On the performance side, the school highlights Ensemble and Choir activity linked to a Symphony Hall performance, which is more specific than the usual “choir club” label and suggests real rehearsal and event planning.
Wraparound provision is clearly described for breakfast club, including practical drop-off arrangements. After-school childcare is offered through an external provider labelled Sportszone, and families should confirm current hours, costs and booking arrangements directly, as these can change by term.
The school day runs from 8.55am to 3.30pm, with pupils able to enter classrooms from 8.45am.
Breakfast club runs from 7.35am and costs £5.00 per session per child. Drop-off access via the car park is described as available up to 8.05am for breakfast club users, with a request to park considerately and then use off-site parking after that time.

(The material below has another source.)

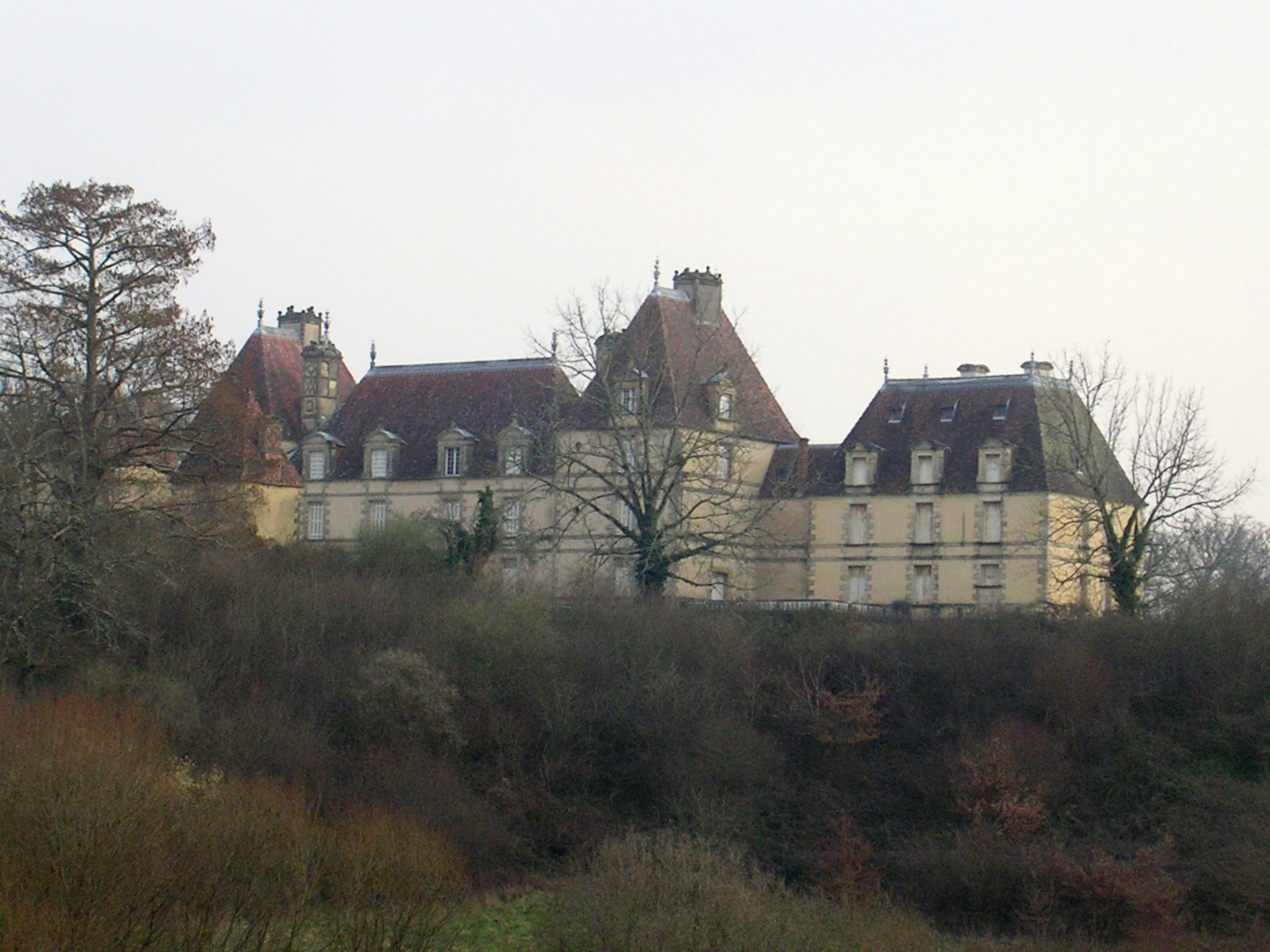 Château de Castillon, à Arengosse, dans le département français des Landes

Uniform expectations are specific, including guidance on PE kit and swimming requirements for key stage 2.
For transport planning, Kings Norton and Selly Oak stations are the most commonly referenced local rail points for this part of south Birmingham, and families should map their likely route and timing at drop-off and collection.

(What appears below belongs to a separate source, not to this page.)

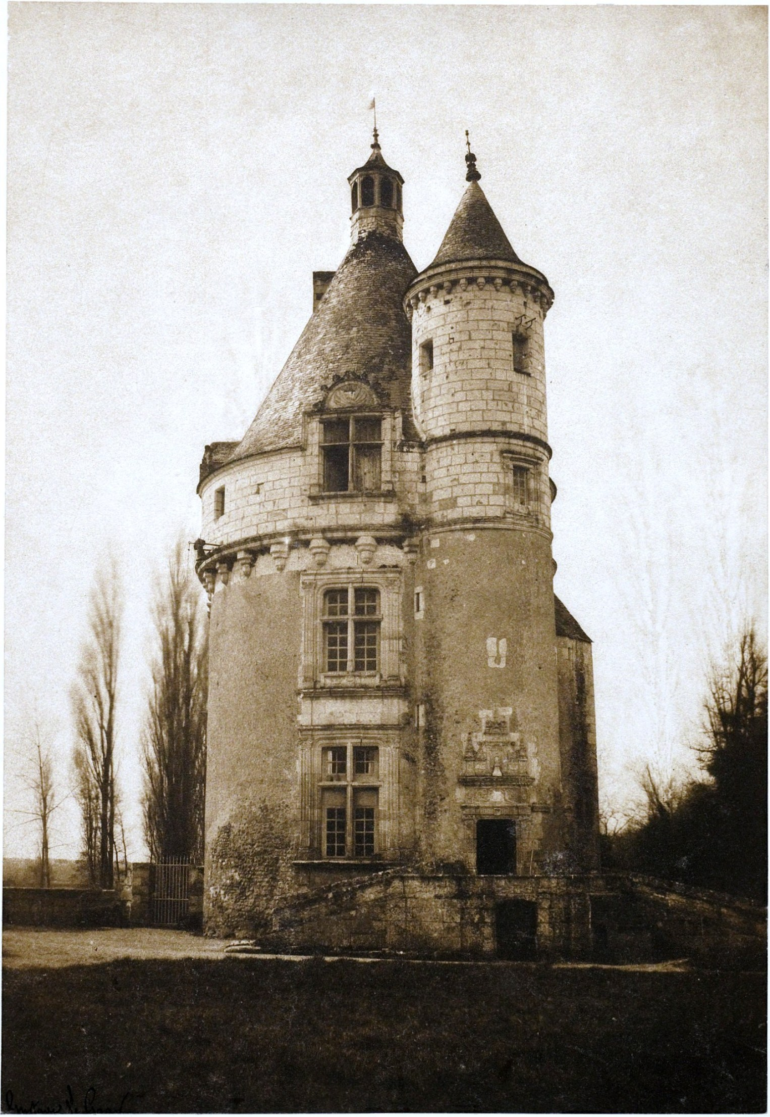 Cette photographie fait partie d'une série sur le château de Chenonceau, prise par Gustave Le Gray et Auguste Mestral. Ce cliché est effectué dans le cadre de la Mission héliographique en 1851 et commandé par la Commission des monuments historiques.

A genuinely competitive Reception round. The school is oversubscribed, with recent figures indicating around 3.73 applications per place at the entry route. Families should plan on realistic alternatives alongside this preference.
Catholic admissions evidence matters. A Supplementary Information Form is required for Reception 2026 entry, and faith categorisation depends on producing the relevant evidence by the deadline.
High-attaining pupils still need stretch. External evaluation identifies that checking learning closely enough to pick up misconceptions is not always consistent, a detail that can matter most for pupils already operating at the top end.
St Joseph’s is best understood as a small, high-performing Catholic primary with clear routines, strong pupil leadership, and an ethos that is active in daily practice. The academic profile is well above typical England measures, and the wider experience includes purposeful roles like Eco Warriors and structured music opportunities.
It suits families who want a faith-shaped school culture, value calm classrooms and strong attainment, and are prepared for a competitive admissions process with supplementary paperwork. The limiting factor is admission rather than the educational offer.
For academic outcomes, yes. In 2024, 86.67% met the expected standard in reading, writing and maths, compared with an England average of 62%, and 43.67% achieved the higher standard, compared with an England average of 8%. The most recent Ofsted inspection confirmed that the school continues to be Good (inspection dates 17 and 18 May 2023).
The school uses oversubscription categories rather than a single geographic catchment, with Catholic criteria and parish connections playing a central role. Where places are oversubscribed within a category, distance from home to the school’s main gate is used as a tie-break.
You apply through the local authority’s coordinated process and also complete the school’s Supplementary Information Form. For September 2026 entry, both the main application and the SIF deadline are 15 January 2026, with offers issued on 16 April 2026 (or the next working day).
No. The admissions criteria prioritise baptised Catholic children when the school is oversubscribed, but there are categories for non-Catholic children, including looked after children, siblings, and then other applicants. In practice, oversubscription means families should read the published criteria carefully and submit all required forms on time.
Breakfast club is available from 7.35am and is priced at £5.00 per session per child, with clear handover and drop-off arrangements. An after-school club is also advertised through an external provider, and families should confirm current hours and costs directly as these can change.